Epílogo

En la tarde del 2 de enero de 1874 Emilio Castelar reabrió, como había prometido, las Cortes. Dio cuenta a los diputados de su actuación durante los tres meses de suspensión de sesiones… y de garantías constitucionales. Le pidió a la Cámara, después de un largo debate, que le brindara su confianza. A las cinco de la madrugada del día siguiente se empezó a votar la moción. Castelar fue derrotado por una pequeña mayoría y presentó en el acto su dimisión.

A las siete de la mañana se inició el proceso de elegir a un nuevo presidente del Poder Ejecutivo. No había pasado media hora cuando el de las Cortes, Nicolás Salmerón, informado por un secretario demudado, anunció que Madrid estaba ocupado militarmente —algo que desde hacía semanas se rumoreaba iba a pasar en esos precisos momentos—, y que el general Pavía se dirigía hacia el Congreso con varias compañías de la Guardia Civil e Infantería.

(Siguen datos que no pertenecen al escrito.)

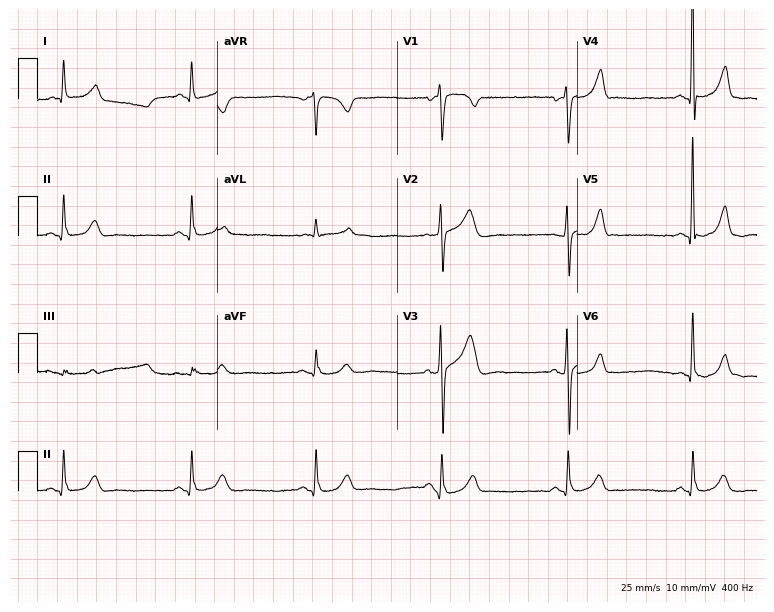
12-lead ECG (7.3-second recording at 400 Hz) from a male patient, 52 years old. Labelled as a normal ECG.
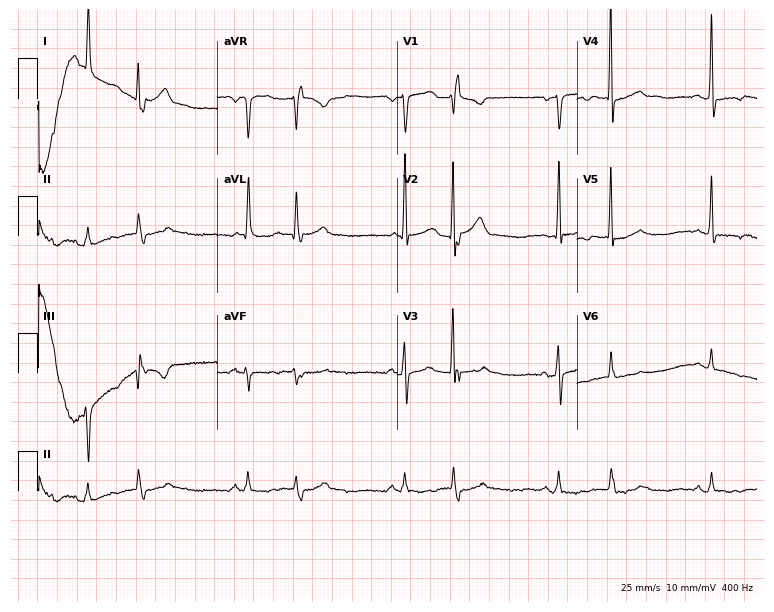
ECG — a female patient, 74 years old. Screened for six findings — first-degree AV block, right bundle branch block, left bundle branch block, sinus bradycardia, atrial fibrillation, sinus tachycardia — none is recorded.

¡El general Pavía, el perdedor de Alcolea!

Al poco tiempo irrumpió en el hemiciclo el golpista, rodeado de guardias y soldados, y echó a la calle, sin contemplaciones, a los diputados.

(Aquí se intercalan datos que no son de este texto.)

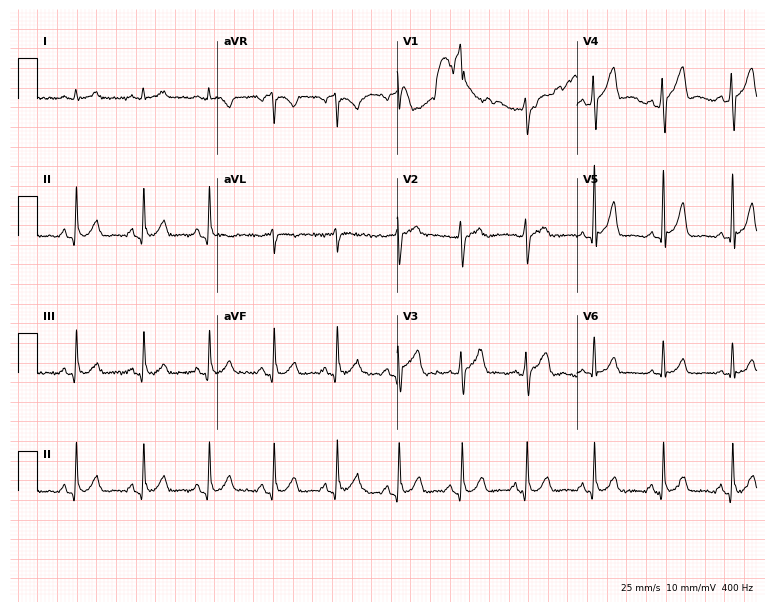
Standard 12-lead ECG recorded from a 55-year-old male patient (7.3-second recording at 400 Hz). None of these six findings is recorded: first-degree AV block, right bundle branch block, left bundle branch block, sinus bradycardia, atrial fibrillation, sinus tachycardia.
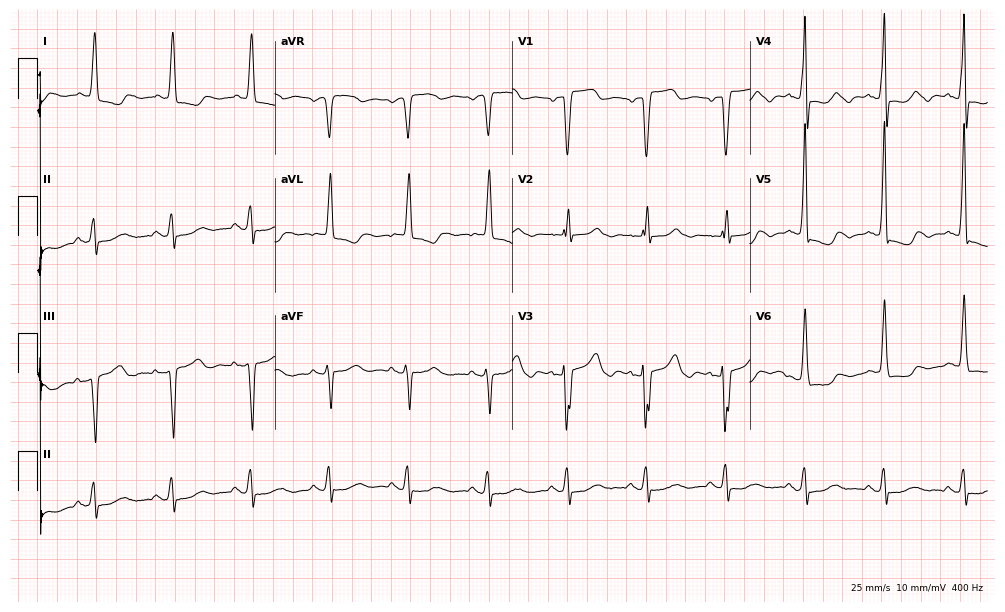
12-lead ECG (9.7-second recording at 400 Hz) from an 85-year-old woman. Screened for six findings — first-degree AV block, right bundle branch block, left bundle branch block, sinus bradycardia, atrial fibrillation, sinus tachycardia — none is recorded. Findings outside these six are not listed.

«¡Fuera, esto se ha terminado!», vociferaría con desprecio uno de los que le acompañaban.

Acababa de fenecer la República Federal Española. La hoy conocida como Primera República.

No tardó en formarse un gobierno de signo conservador encabezado por el general Serrano. Entre sus primeras medidas dispuso la anulación de la Constitución de 1869, la ocupación por la Benemérita de los locales de la Internacional Obrera, el cierre de clubs progresistas y la abolición de la «libertad de imprenta», una de las conquistas más valiosas de «La Gloriosa».

Siguió el régimen en pie hasta principios de 1875, cuando, a raíz de la asonada del general Martínez Campos, se produjo la esperada restauración borbónica en la persona de Alfonso XII, que entonces había alcanzado la edad de diecisiete años.

Entretanto languidecía el sumario por el asesinato de Juan Prim y Prats. Seguiría tropezando con todo tipo de rémoras y finalmente sería sobreseído en vísperas del matrimonio del joven rey, en 1886, con la hija de los duques de Montpensier, María de las Mercedes, muerta tan sólo cinco meses después.

José Paul Angulo, que nunca volvió a España, publicó aquel mismo 1886, en París, su libro Los asesinos del general Prim, en el que negaba haber tenido participación alguna en los hechos. Falleció en la capital francesa en 1892, a los cincuenta y cuatro años.

José López pasó nueve años y veintisiete días en la cárcel. Fue puesto en libertad en 1879. Editó en 1886, en contestación al libro de Paul Angulo, una larga serie de folletos reunidos en un tomo titulado Asesinato del general Prim. Luego desapareció de la vista. No sabemos cuándo murió ni dónde.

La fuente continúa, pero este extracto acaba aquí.